Роль madame Говорковой — особы, производящей «вспышку», — очень благодарная роль. Узнающая из дневника мужа, что ее благоверный томится однообразием, она разыгрывает перед ним целую интермедию, попеременно являясь то ревнивой, то сентиментальной, то страстной, то эксцентричной, сопровождая свои превращения довольно игривыми куплетами. Роль мужа Говоркова — сравнительно служебная, и ее играл некий г. Мальчевский — высокий, плотный блондин, с ястребиными глазами и самоуверенной манерой испытанного любителя. Этот г. Мальчевский не понравился мне с первого же своего появления. Был ли то инстинкт любящего сердца, чуявшего беду, или просто артистическая чуткость, возмущенная любительским апломбом совсем ординарного исполнителя, но к концу водевиля я питал к нему необъяснимое для меня самого настойчиво враждебное чувство. Мне сдавалось, что я читал между строк его роли и безошибочно угадал всю пошлую суть этого самодовольного франта. В начале пьесы Говорков вспоминает о своей холостой жизни и женщинах, с которыми был в связи, и г. Мальчевский — надо ему отдать справедливость — вспоминал с таким самодовольством и развязностью, с такой, если так можно выразиться, любительской откровенностью, что каждому делалось ясно, что он подчеркивал свои личные воспоминания, что это завзятый Дон-Жуан, избалованный женщинами и прошедший огонь и воду любовной практики. А гнусная бесцеремонность, с которой он обнимал Говоркову, блудливые взгляды, которыми он ее пожирал, волчий аппетит, с которым целовал ее руки, все это подсказывало мне без слов, что он играл не одну, а целые две роли, и вторую — очень опасную для такой неопытной партнерши, каковою была и в жизни и на сцене Марта Нейгоф.

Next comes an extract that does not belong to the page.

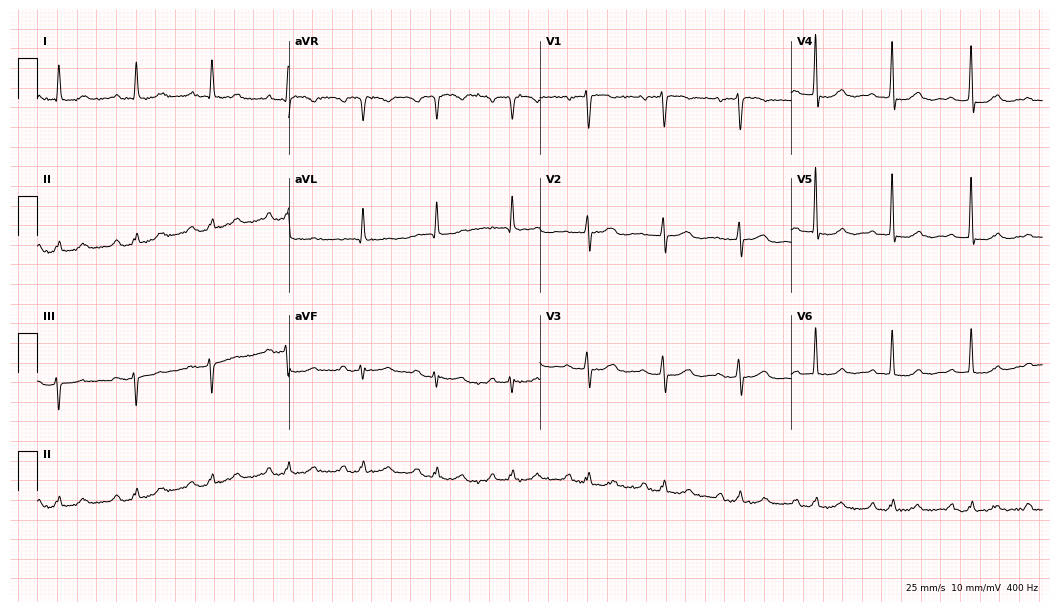
Standard 12-lead ECG recorded from a female, 81 years old. None of these six findings is recorded: first-degree AV block, right bundle branch block, left bundle branch block, sinus bradycardia, atrial fibrillation, sinus tachycardia.

Да, и на сцене в особенности. В ее исполнении чувствовалось что-то деланное, насильственное, битье на эффект в местах, требующих наибольшей сдержанности, — словом, игра, совершенно шедшая в тон Мальчевскому, в тайном руководстве которого я теперь не сомневался ни на минуту. Оттенков в игре не было никаких, но зато благодаря симпатичному контральто пение куплетов сравнительно удалось, в особенности первой арии: «В любви есть что-то неземное», где madame Говоркова сентиментально мечтает сделаться птичкой и ворковать про любовь. Тут промелькнули очень грациозные детали, совершенно пропавшие для кружковой публики, напомнившие мне мимолетом прежнюю кроткую Корделию. Но зато пение следующих куплетов заставило меня сильно призадуматься над дальнейшей судьбой своего идеала.
Говоркова одевает амазонку, берет в руки хлыст и поет:
Я люблю балы, наряды, Цирки, оперы, балет.Марта при этом так развязно изогнула стан, что мне сделалось за нее совестно. Но это были только цветочки.
Чтоб всего мне было вволю. Деньги все я прррокучу! —поет Говоркова далее. Марта при слове «прррокучу» зажигательно сверкнула глазами, как-то по-цыгански взвизгнула и лихо размахнула хлыстом перед самым носом Мальчевского.